Seto suddenly forces me to look at him, one of his hands at the nape of my neck so I can't turn away. What am I, a fucking doll? I growl at him to show my displeasure, digging my nails into his shoulders. This priest should be grateful I'm even letting him touch me, if the pharaoh were to walk in and see him with me he'd call his guards and we'd both be… Wait…fuck. Not a tomb robber anymore. Right.
"What's wrong with you now?" Seto asks, and I stare right into his eyes as I slam myself down on him, just so he can see what I do with pain. I think he was going to do this properly, or at least not in a way that would cause me huge amounts of agony, but I like to piss him off. It doesn't hurt that much anyway, even dry. I'm too disconnected to really feel it.
"I'm trying to gather all the scattered fragments of my mind together long enough to get laid. What's wrong with you?" I reply to Seto, since he's looking at me like he wants an answer.
"I just find it strange that you don't seem to mind that we're having sex." He says, and I have no idea what he's doing with his hands but if he stops I'm going to hurt him.
"I don't care, you can fuck me as long as you don't turn me over to the…pharaoh…" I trail off, then shake my head. I'm not in the desert. I'm getting worse, but I'm moving against him as he kisses my shoulders and does that thing with his hands, so I don't care.
"Try that one again." He says, biting my neck so that he leaves a mark. He can mark me all he wants, I foresee looking at them in the mirror and having no idea where they came from.
"I don't know what I'm doing, and you're taking advantage of me but I'm not girly enough to care." I smirk, leaning to catch his lips and kiss him again, because it's really the only way to shut him up that actually works. His grip on my hip tightens and I think he's as close as I am.
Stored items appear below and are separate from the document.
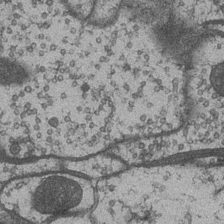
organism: Drosophila
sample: Optic medulla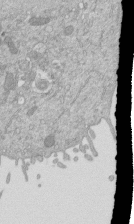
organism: Mouse
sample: ED-1 cell nuclei; centrioles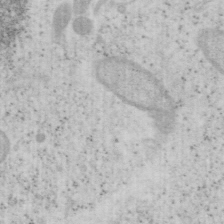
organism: Human
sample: HeLa cells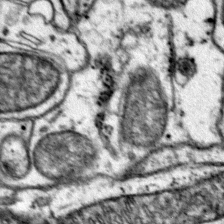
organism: Mouse
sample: Primary visual cortex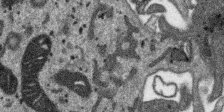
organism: Human
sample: Lung epithelial cells infected with SARS-CoV-2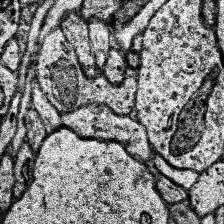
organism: Human
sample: Temporal Lobe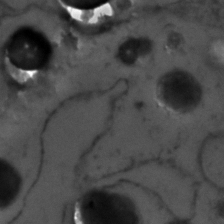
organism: Zebrafish
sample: Zebrafish embryo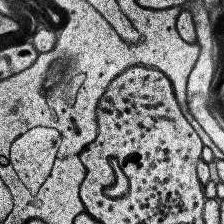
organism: Human
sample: Temporal Lobe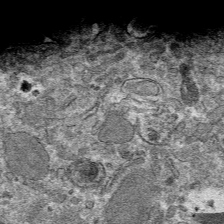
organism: Mouse
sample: Mouse hepatocytes

I want to scream, but I get the feeling there's a reason I shouldn't.
"You seem coherent enough." Seto murmurs into my neck, but I don't think even he believes that.
"You seemed like a frigid bastard, apparently looks can be deceiving." I reply, along with a ragged moan because that pissed him off and he has his hands on some very sensitive parts of me. He seems to like the noise I made, because he jerks and bites down hard on my shoulder, growling like a fucking animal or something. I hiss in pain at being bitten, but I forget it pretty fast and throw my head back, shuddering as he brings me over the edge. The scream in me ends up being cut off quickly by his lips over mine, and I remember that I'm supposed to be quiet because there's someone… Someone else, somewhere, that shouldn't hear? I don't know. Ra, that felt good.
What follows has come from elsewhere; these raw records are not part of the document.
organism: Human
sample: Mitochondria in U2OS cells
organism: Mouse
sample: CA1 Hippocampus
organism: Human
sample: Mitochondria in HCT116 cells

Seto snarls and bites my bottom lip as he finishes a moment after me, and what is this guy, a fucking vampire? I sit on his lap dazedly, getting my breath back and wondering what to do now. Not what to do about him, I'm just going to have a shower and ignore him completely. I mean what to do with the rest of my night. I need something to fix me, I don't even remember how I got up here into his office in the first place. He's fucked me up even more than I was before, he really knows what he's doing when it comes to driving people completely off the rails. Then again, he probably does it a lot.
"Are you alright?" He asks, and I wonder why I'm still sitting on his lap. I get up and turn back to him, giving him one of my scarier grins in the dim light.
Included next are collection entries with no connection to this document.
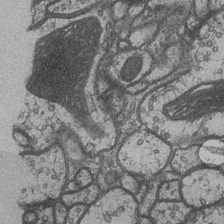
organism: Drosophila
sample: Optic medulla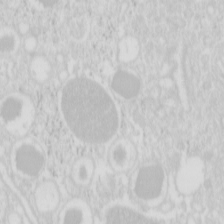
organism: Mouse
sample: Pancreas

"No." I pick up my shirt from the floor and put it on, then turn and walk out of his office with a deranged giggle.
I'm going to hurt him.
TBC
Well, that one didn't want to write. I couldn't concentrate because I was singing. Yeah, that really is my excuse. This only has a few chapters left now, either two or three. The ending is all written though, and I still have no idea what's going on.